Restate the listing exactly and in full.

#### Given data:
━━━━━━━━━━━━━━━━

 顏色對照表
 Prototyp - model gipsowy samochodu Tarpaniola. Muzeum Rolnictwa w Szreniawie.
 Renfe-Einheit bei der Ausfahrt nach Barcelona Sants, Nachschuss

━━━━━━━━━━━━━━━━

#### Result of this task:
 顏色對照表
 Prototyp - model gipsowy samochodu Tarpaniola. Muzeum Rolnictwa w Szreniawie.
 Renfe-Einheit bei der Ausfahrt nach Barcelona Sants, Nachschuss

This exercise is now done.